Re: [PATCH 10/11] ptrace: move JOBCTL_TRAPPING wait to wait(2) andptrace_check_attach()

From: Tejun Heo
Date: Fri May 13 2011 - 05:13:20 EST


Hello,

On Thu, May 12, 2011 at 08:20:06PM +0200, Oleg Nesterov wrote:
> Now about GROUP_STOP_TRAPPING. To simplify the discussion, lets
> forget about this series, please recall the previous
> "ptrace: use GROUP_STOP_TRAPPING for PTRACE_DETACH too" change.
>
> http://marc.info/?l=linux-kernel&m=130486589601593
>
> In short, it changes __ptrace_unlink() to set _TRAPPING if needed,
> and ptrace_attach() waits for !TRAPPING unconditionally.
>
> Problem: TRAPPING can be set outside of do_signal_stop() paths, and
> I think we should avoid this as much as possible.

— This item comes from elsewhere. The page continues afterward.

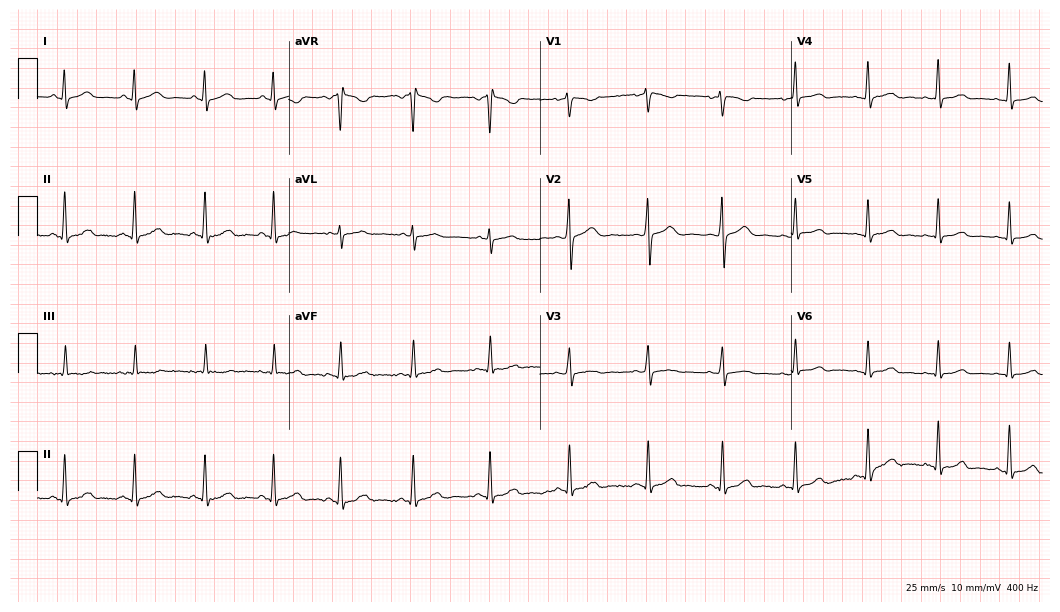
Resting 12-lead electrocardiogram (10.2-second recording at 400 Hz). Patient: a woman, 37 years old. Read as a normal ECG.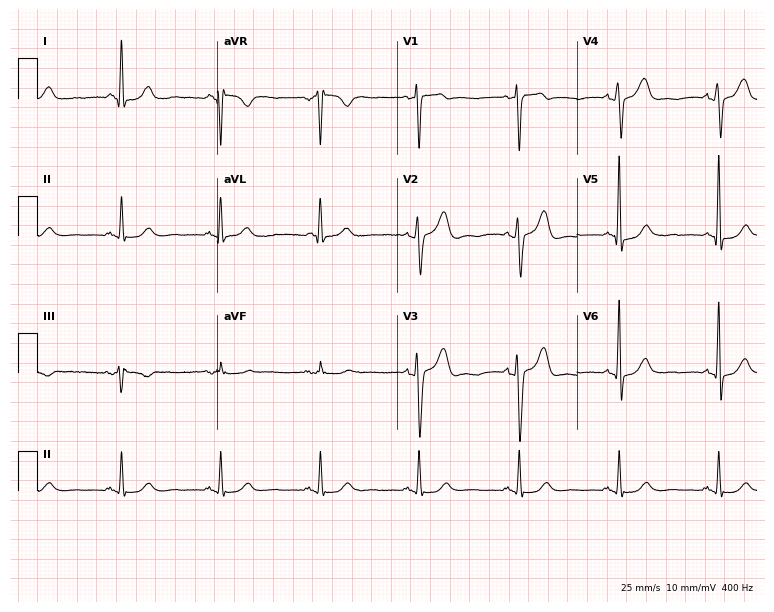
Standard 12-lead ECG recorded from a 65-year-old man. Read as a normal ECG.

For PTRACE_DETACH, this was true but it isn't true for notification
re-traps. Notification re-traps happen iff JOBCTL_TRAPPED (now
renamed to JOBCTL_ALLOW_NOTIFY) is set and tracee sets it only while
it's inside signal delivery path - more specifically, when
ptrace_stop() is called from do_signal_stop() or for INTERRUPT trap,
both of which are always inside get_signal_to_deliver().

> (I am ignoring the problem this patch addresses temporary, I think
> we can fix it a bit differently).

Just leaving it alone also is an option. We can just mandate
ptrace(2) users to always perform sleeping wait(2) after PTRACE_SEIZE.
If it can be fixed easily, sure. If not, let's leave it alone.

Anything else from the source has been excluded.